- Nie wiedziałam o dodatkowej aktywności rzecznik rządu Iwony Sulik, uważam ją za niedopuszczalną, dlatego przyjęłam jej dymisję - powiedziała premier Ewa Kopacz.
"Fakt" napisał w czwartek, że Sulik w 2014 r., pracując u ówczesnej marszałek Sejmu Ewy Kopacz, prowadziła szkolenia z występów medialnych dla opozycji. Oprócz Sulik, dymisję złożył też szef jej doradców Adam Piechowicz oraz szefowa gabinetu Jolanta Gruszka.
- Nie wiedziałam o tej dodatkowej aktywności - uważam, że to jest niedopuszczalne, stąd moja decyzja i przyjęcie dymisji pana Piechowicza, w pierwszej kolejności i pani rzecznik - powiedziała Kopacz - Nie zgadzam się z tą dodatkową aktywnością, więc w związku z tym podpisałam dymisję - dodała.

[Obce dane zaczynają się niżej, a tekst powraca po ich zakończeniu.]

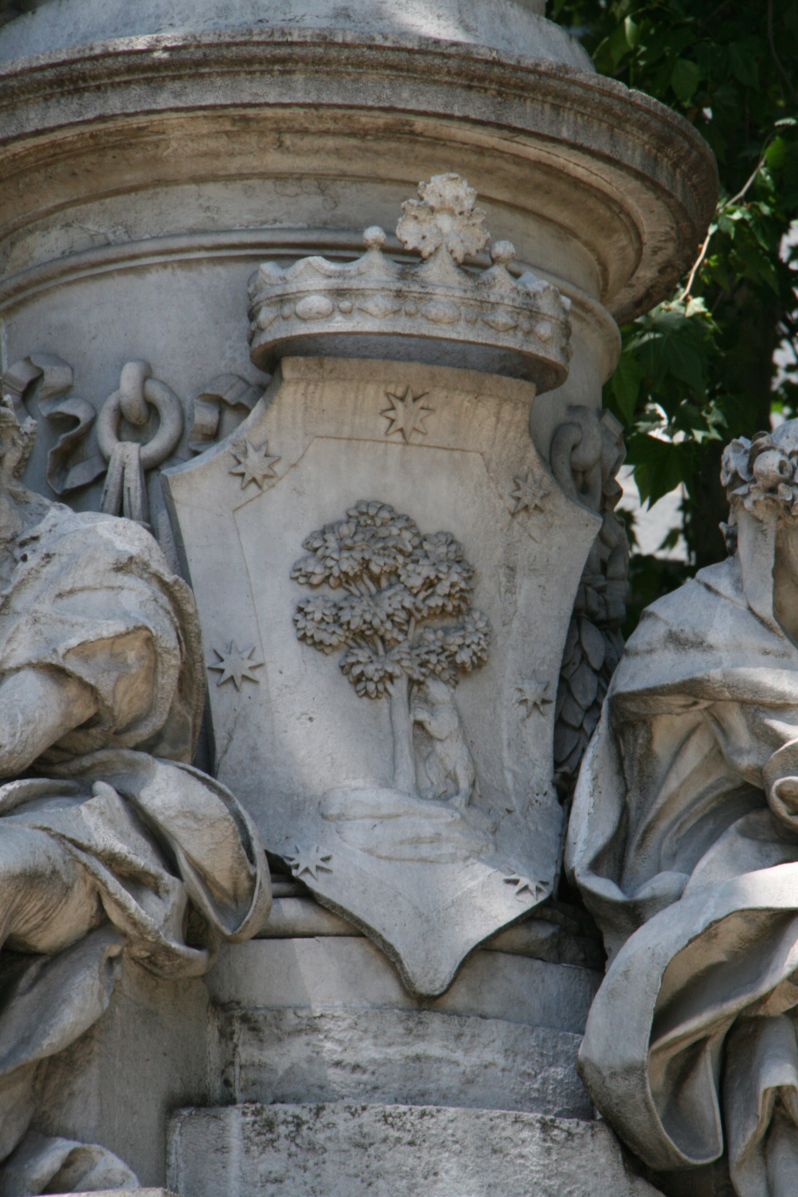 Escudo de Madrid - Fuente de Apolo en el Paseo de Prado

Kopacz: Będziemy pracować w nowym składzie
Pytana o przyczyny dymisji szefowej swego gabinetu Jolanty Gruszki, Kopacz powiedziała - Jest gabinet polityczny, zaczyna się nowe otwarcie, będziemy pracować w nowym składzie.
Premier zapowiedziała, że nazwiska następców Sulik, Piechowicza i Gruszki ujawni, kiedy będzie gotowa.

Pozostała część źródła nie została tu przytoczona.